羽衣町の七不思議のひとつに「ナマケモノの光」というものがある。

一年に一度の七夕の夜。雲が晴れて月が見えた時にだけ、大量の流れ星のようなものが真っ暗闇を駆け抜ける。それがナマケモノの仕業だというのだ。

当たり前のことだけど、ナマケモノはゆっくりとしか動けない。だから、その話をはじめて聞いたときは全く信じることができなかった。

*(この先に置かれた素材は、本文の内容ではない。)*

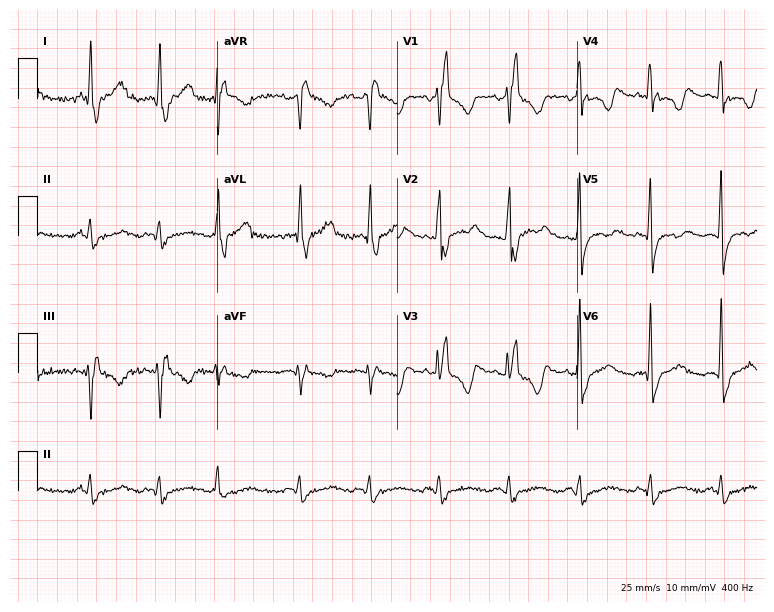
12-lead ECG (7.3-second recording at 400 Hz) from a 41-year-old male. Findings include right bundle branch block.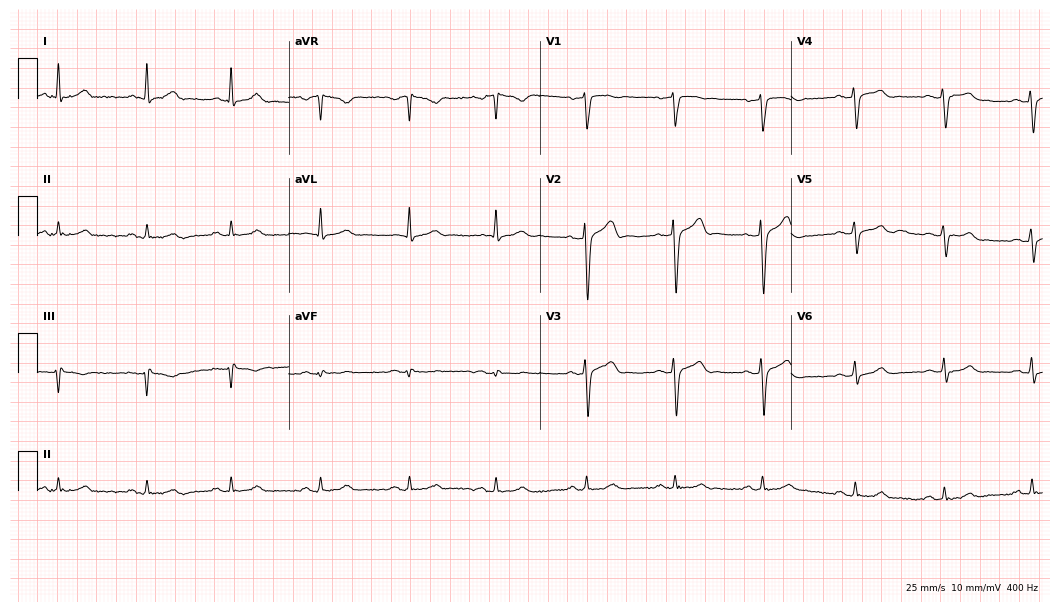
12-lead ECG from a 35-year-old male patient (10.2-second recording at 400 Hz). Recorded interpretation: within normal limits.

一度おしょくじくんと一緒に動物園の開園から閉園までの間ずーっとナマケモノの檻の前で彼らを見ていたのだけれど、彼らはずっと眠っていたままで、まばたきすらしてくれなかった。(本当はちょっとだけ頭を掻いていたみたいだったけど)

でも、七夕の夜は動物園のナマケモノの檻がすっかり空になっていたり、山のふもとでナマケモノの足跡のようなものが見つかったり、児童館の子供達が書いたナマケモノ宛の手紙が消えていたりと、そんなうわさ話を聞いてから、だんだん本当のような気がしてきたんだ。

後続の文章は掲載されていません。